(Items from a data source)
========================================
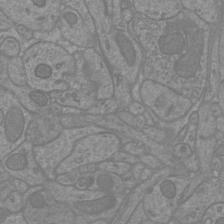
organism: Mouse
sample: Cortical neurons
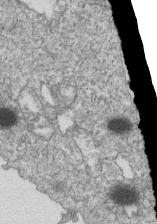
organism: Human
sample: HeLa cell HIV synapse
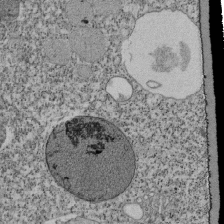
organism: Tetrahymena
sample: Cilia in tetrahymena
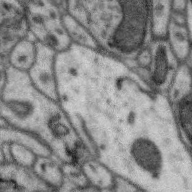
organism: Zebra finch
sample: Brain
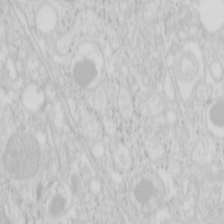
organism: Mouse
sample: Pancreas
========================================
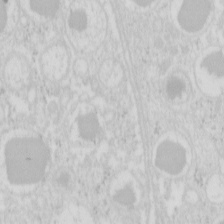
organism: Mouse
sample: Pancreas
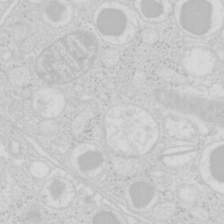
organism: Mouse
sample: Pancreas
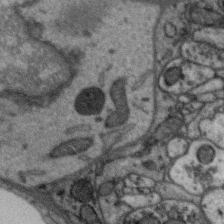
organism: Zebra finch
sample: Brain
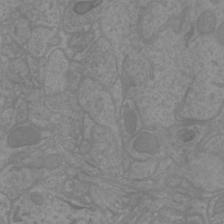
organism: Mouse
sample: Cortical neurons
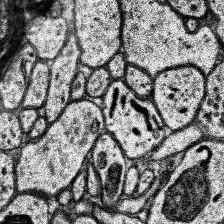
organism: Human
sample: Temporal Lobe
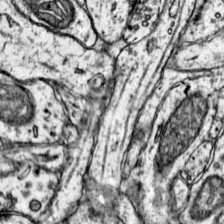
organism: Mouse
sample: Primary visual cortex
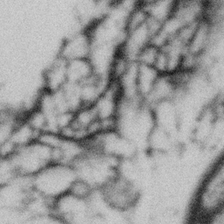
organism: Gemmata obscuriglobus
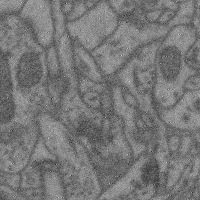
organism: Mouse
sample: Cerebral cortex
========================================
__The problem__.
Leaving out each picture, repeat exactly the lines above from the one that contains "sample: Temporal Lobe" through the one that contains "sample: Cerebral cortex".

__Task result__.
sample: Temporal Lobe
organism: Mouse
sample: Primary visual cortex
organism: Gemmata obscuriglobus
organism: Mouse
sample: Cerebral cortex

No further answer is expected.